5C. [Repositories] Multiple Outputs with Data Transforms5. Multi Output Transforms

5 - Multi-output Transforms

This content is also available at learn.palantir.com ↗ and is presented here for accessibility purposes.

📖 Task Introduction

You can also specify multiple outputs using the transform() decorator. In this task, you'll create a multi-output transform that filters for just those passengers whose flyer_status is Platinum and then creates separate datasets for flight alerts of each priority (high, medium, low).

This method does not run the entire input through the full logic each time as you saw with the for loop in the generated transform. You'll only need to filter to Platinum passengers once, after which you can share the filtered dataframe to create multiple output datasets.

🔨 Task Instructions

  1. Create a new branch from Master called yourName/feature/multi_output.

  2. Right click on your /output folder in your repository Files and add a new file called flight_alerts_by_priority.py.

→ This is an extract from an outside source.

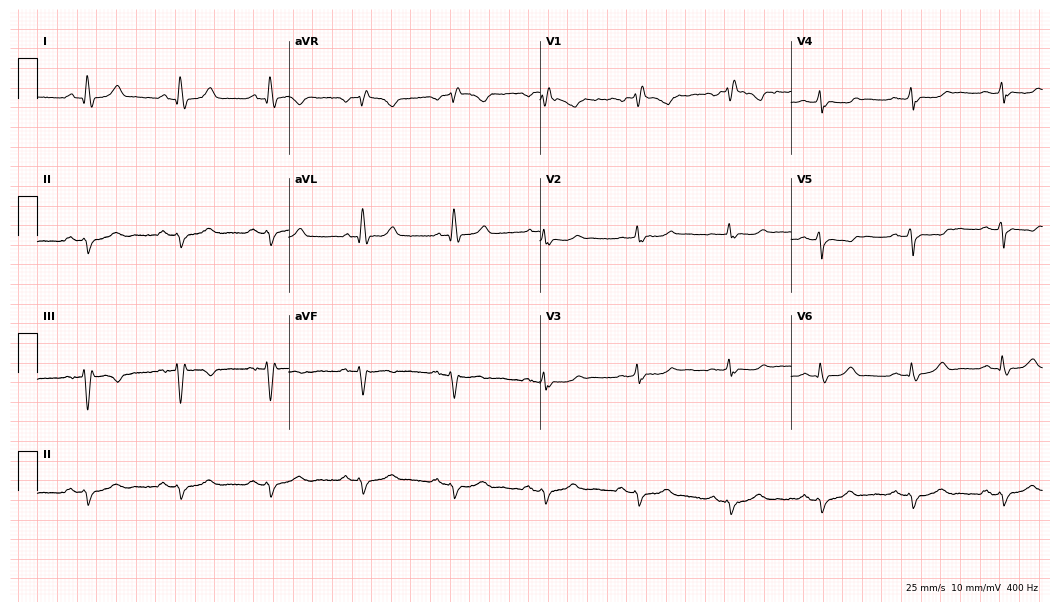
12-lead ECG from a 63-year-old female patient. No first-degree AV block, right bundle branch block, left bundle branch block, sinus bradycardia, atrial fibrillation or sinus tachycardia recorded for this tracing. Only these six findings were labelled.
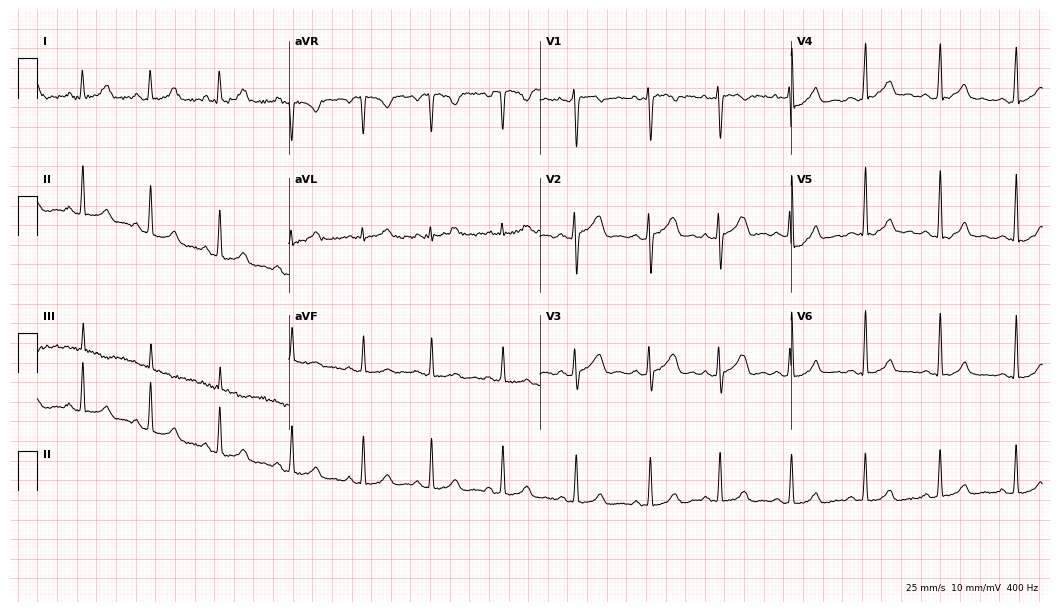
Resting 12-lead electrocardiogram. Patient: a 23-year-old female. None of these six findings is recorded: first-degree AV block, right bundle branch block, left bundle branch block, sinus bradycardia, atrial fibrillation, sinus tachycardia. Findings outside these six are not listed.

  3. Replace the default code in your new Python transform file with the code block below.

    from transforms.api import transform, Input, Output
    
    
    # Pass multiple Output specifications to the transform() decorator to split the input:
    @transform(
        source_df=Input("${flight_alerts_joined_passengers_RID}"),
        high=Output("/${space}/Temporary Training Artifacts/${yourName}/Data Engineering Tutorials/Transform Project: Alert Metrics/data/output/flight_alerts_platinum_high"),
        medium=Output("/${space}/Temporary Training Artifacts/${yourName}/Data Engineering Tutorials/Transform Project: Alert Metrics/data/output/flight_alerts_platinum_medium"),
        low=Output("/${space}/Temporary Training Artifacts/${yourName}/Data Engineering Tutorials/Transform Project: Alert Metrics/data/output/flight_alerts_platinum_low"),
    )
    def alerts_by_priority(source_df, high, medium, low):
    
        # filter the source dataframe to just those records where the passenger status is "Platinum"
        platinum_df = source_df.dataframe().filter(source_df.dataframe().flyer_status == 'Platinum')
    
        # Call the write_dataframe() function on each output to write the dataframe out to a dataset for each filtered priority
        high.write_dataframe(platinum_df.filter(platinum_df.priority == 'High'))
        medium.write_dataframe(platinum_df.filter(platinum_df.priority == 'Medium'))
        low.write_dataframe(platinum_df.filter(platinum_df.priority == 'Low'))
    
  4. Replace the following lines in your code:

    • ${space} with your space
    • ${yourName} with your /Tutorial Practice Artifacts folder name
    • ${flight_alerts_joined_passengers_RID}with the RID of the output from the transformed output from flight_alerts_joined_passengers.py.
  5. Click the Preview button. Your preview window will present you with three tabs, one for each output (high, medium, and low).

  6. If the result looks as expected (i.e., filtered to Platinum and the designated priority), then commit and build the code on your branch.

  7. If your build was successful (i.e., datasets materialized as expected), consider updating the input/output paths to RIDs and committing. Remember that this may require a browser refresh to get the "Replace paths with RIDs" link to appear.

  8. Complete the PR process and merge your branch into Master (you may delete you branch after the merge if desired).

  9. Build your code on the Master branch.

Read a bit more about multi-output transforms in this section of the Python transforms documentation.